As others have mentioned before, the chance of hash collisions is not very high. But from a probabilistic perspective it grows in a randomly generated set of data with the count of blocks. So it is proportional to the repo size. Here it has been stated by @Eli6 that it is sha256, that means we have a probability function of 1 to 36^64. The probability that there is no collision therefore is 1-(1- (36^(-64)))^x. We see, that unless x is very high it is almost zero. (Note that Wolframalpha does not want to compute x for 50% probability) To give a relation: It is in the order, that 1 mol of atoms decide to all go up and hover for a very very short time. (Which violates the second law of thermodynamics, but that is also a statistical law)
But let us consider the case if this probability is reality, then somebody is not very happy.

I believe there is a easy solution(please correct me, if I’m wrong) to shift this probability even further to zero. What if each blob has a second checksum to double check if such a collision happened or not. I think, for this case, a light algorithm, which is not very strong(like MD5) would fulfill this purpose. But as long as those Algorithms do share some similar math, it could also happen for two algorithms to get this…

But it has to be noted, that due to the fact, that there is nothing like absolutely “sure”. Even byte-wise-comparison is not sure, due to diverse extra circumstances, such as Transistor errors, BitFlips on Hardware and so on. I do not want to calculate that(maybe I do it later), but under some circumstances, a hardware error could be more probably than a hash-colision.

torfason · November 1, 2021, 11:46am

Thanks for doing some calculations. My feeling is that if there was a real fear of collisions with sha256, it would be more straightforward to just go to sha512 rather than set up a safety hash. My intuition tells me that the probability of getting a double collision with sha256 (say, with some different salt or something) would simply be the same as having a single collision with sha512. Since md5 is only 128 bit, the chance of collision with a file pair using both sha256 and md5 would actually be orders of magnitudes greater than just using sha512. And I believe sha512 is supposed to be relatively efficient on modern processors.

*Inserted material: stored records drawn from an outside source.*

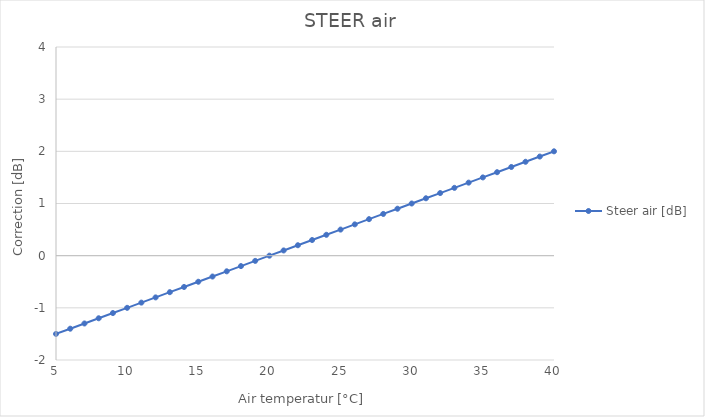
| Category | Steer air [dB] |
|---|---|
| 5.0 | -1.5 |
| 6.0 | -1.4 |
| 7.0 | -1.3 |
| 8.0 | -1.2 |
| 9.0 | -1.1 |
| 10.0 | -1 |
| 11.0 | -0.9 |
| 12.0 | -0.8 |
| 13.0 | -0.7 |
| 14.0 | -0.6 |
| 15.0 | -0.5 |
| 16.0 | -0.4 |
| 17.0 | -0.3 |
| 18.0 | -0.2 |
| 19.0 | -0.1 |
| 20.0 | 0 |
| 21.0 | 0.1 |
| 22.0 | 0.2 |
| 23.0 | 0.3 |
| 24.0 | 0.4 |
| 25.0 | 0.5 |
| 26.0 | 0.6 |
| 27.0 | 0.7 |
| 28.0 | 0.8 |
| 29.0 | 0.9 |
| 30.0 | 1 |
| 31.0 | 1.1 |
| 32.0 | 1.2 |
| 33.0 | 1.3 |
| 34.0 | 1.4 |
| 35.0 | 1.5 |
| 36.0 | 1.6 |
| 37.0 | 1.7 |
| 38.0 | 1.8 |
| 39.0 | 1.9 |
| 40.0 | 2 |
| 41.0 | 2.1 |
| 42.0 | 2.2 |
| 43.0 | 2.3 |
| 44.0 | 2.4 |
| 45.0 | 2.5 |
| 46.0 | 2.6 |
| 47.0 | 2.7 |
| 48.0 | 2.8 |
| 49.0 | 2.9 |
| 50.0 | 3 |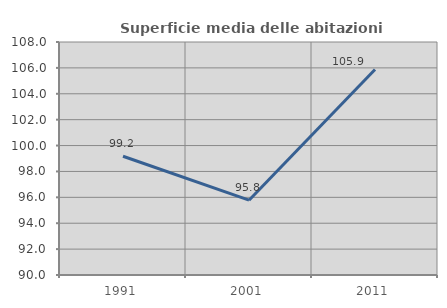
| Category | Superficie media delle abitazioni occupate |
|---|---|
| 1991.0 | 99.171 |
| 2001.0 | 95.779 |
| 2011.0 | 105.879 |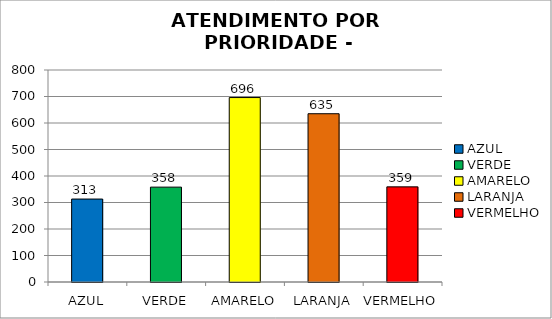
| Category | Total Regional: |
|---|---|
| AZUL | 313 |
| VERDE | 358 |
| AMARELO | 696 |
| LARANJA | 635 |
| VERMELHO | 359 |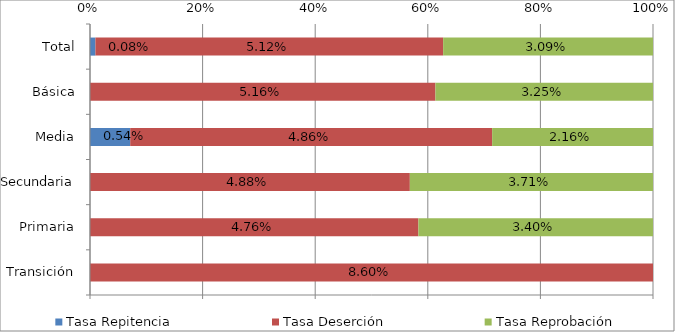
| Category | Tasa Repitencia | Tasa Deserción | Tasa Reprobación |
|---|---|---|---|
| Transición | 0 | 0.086 | 0 |
| Primaria | 0 | 0.048 | 0.034 |
| Secundaria | 0 | 0.049 | 0.037 |
| Media | 0.005 | 0.049 | 0.022 |
| Básica | 0 | 0.052 | 0.032 |
| Total | 0.001 | 0.051 | 0.031 |

But since I do not have a real fear of collisions with sha256, I just happily use the current version of restic, and worry about other stuff instead

MelcomX · November 2, 2021, 6:00am

Hey there, I just realised, that in my calculation I’ve made an error, every 36 is not a 36, it is actually 16.
But that does not change much in my argument, even though the relation is now more or less a bit less than 1 mol, but still not that far off. (Huge Numbers and so on)

I’ve searched some calculations (assuming no ECC), for bitflip in RAM:
According to statistics - Cosmic Rays: what is the probability they will affect a program? - Stack Overflow the chance of a bitflip is 1 Error per 256 Mbytes per month.
I believe it is quite obvious, that the chance of a bitflip that produces an error in hardware is quite bigger than the chance of a hash collision.

@torfason The reason why I suggested a controlhash is, that two hash-calculations are in my view more unlikely to produce the same hash-collision than one algorithm. (But maybe I should take a look at the math…)

But after this math, I come to the conclussion, that we’re all unsave and we should dismiss the idea of reliable computers.

kuzmandi · November 2, 2021, 7:53am

I am honestly surprised by the participation in this topic. Thanks for that!

At this point I would like to make it clear that my aim was not to make the existing hashing more secure, but to create an option so that I do not have to trust the process itself - not only the reliability of SHA-256 but also the implementation (!). So I would like an option that compares the stored data with the original source by reading-back-and-comparing.

That would mean that there would be no need to discuss probabilities any further…

Nev · November 2, 2021, 3:04pm

I’m not quite sure where you expected this conversation to go. Every decision in life is based on probabilities. Integrity-validation, especially so.

Restore the last snapshot and compare, in whatever way you desire. When you discover a mismatch, and can verify that it’s due to a hash collision, write a paper on it.